VLAN issues usually come in the form of misconfigured VLANs, improper VTP mode, trunk issues, or native VLAN mismatches.
Switch Tables
It is important that you understand what show commands display information on what switch tables. These will come in handy when you are isolating a switching issue.
MAC Address Table (MAC-to-port mapping)
show mac-address
VLAN Assignments (VLAN-to-port mapping)
show vlan
Trunk Assignments
show interface switchport
show interface switchport trunk
show etherchannel
Troubleshooting Inter-VLAN Routing
Routing between VLANs can be done on either a router, or a layer 3 switch – but the data plane is different depending on the platform you are using.
Either way, show ip cef displays the CEF forwarding table and show adjacency will show you the layer 2 headers used in forwarding.
Keep in mind that routers always use layer 3 information to pass traffic between ports. Switches can either use MAC address forwarding (for layer 2 forwarding), SVIs for inter-VLAN routing, or layer 3 routed ports. The last category, routed ports do not run layer 2 protocols like Spanning Tree – very important.
Last thing to remember – SVIs will only go into down state when all interfaces within that particular VLAN are down.
HSRP, VRRP, & GLBP
First hop redundancy protocols allow a layer 2 segment to have two gateway routers for redundancy, while still only showing a single gateway IP and MAC address.
The three FHRPs Cisco supports are HSRP, VRRP, and GLBP.
HSRP is one of the original FHRPs that was developed by Cisco and is proprietary. One router is active and another is a backup (using HSRP keepalives to maintain connectivity). HSRP is extremely popular and you should make sure to understand how it works for the TSHOOT exam. Check out the High-Availability page to learn more.

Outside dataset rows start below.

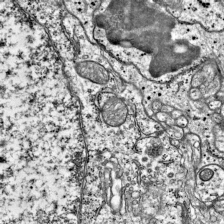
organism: Mouse
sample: Visual Cortex
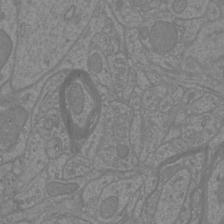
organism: Mouse
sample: Cortical neurons
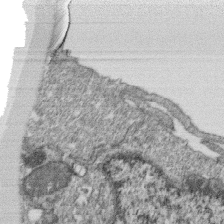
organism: African green monkey
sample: Vero E6 cells infected with SARS-CoV-2
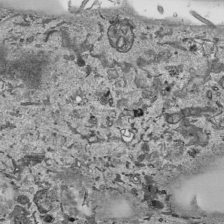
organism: Human
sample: Mitochondria in HCT116 cells

VRRP is another gateway redundancy protocol that is an open standard and very similar to HSRP.
GLBP is Cisco proprietary; its primary advantage is its ability to automatically load balance between gateway routers.
HSRP
HSRP is the primary FHRP covered on the TSHOOT exam, so let’s go through the basics one more time.

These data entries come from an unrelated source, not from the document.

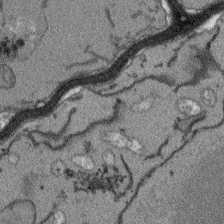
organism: Arabidopsis thaliana
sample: Root tip
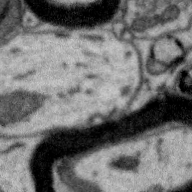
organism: Zebra finch
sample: Brain
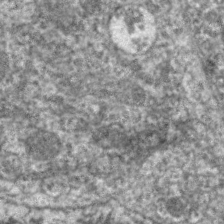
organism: C. elegans
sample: Pharynx

HSRP is configured using the standby command under interface configuration mode. Routers in the same HSRP group share a common MAC and virtual IP address. The standby configuration statements define the HSRP group as well as the virtual IP in use.
Each HSRP-enabled router has a default HSRP priority of 100 (remember, highest wins). If another router joins the group with a higher priority it will still not become the active router unless the preempt command is applied.
An example HSRP configuration could look something like:
Router(config)# interface gig1/1 Router(config-if)# ip address 192.168.1.2 Router(config-if)# standby 4 ip 192.168.1.1 Router(config-if)# standby 4 priority 200 Router(config-if)# standby 4 preempt
To show the current HSRP status, issue either show standby or show standby brief depending on the level of detail you require.





I do not believe GLBP is a standard.
There is a lot of discussion about this.
Some of the books say it is, others not.
Nice catch Anthonyn. After doing some digging, it looks like GLBP isn’t a standard.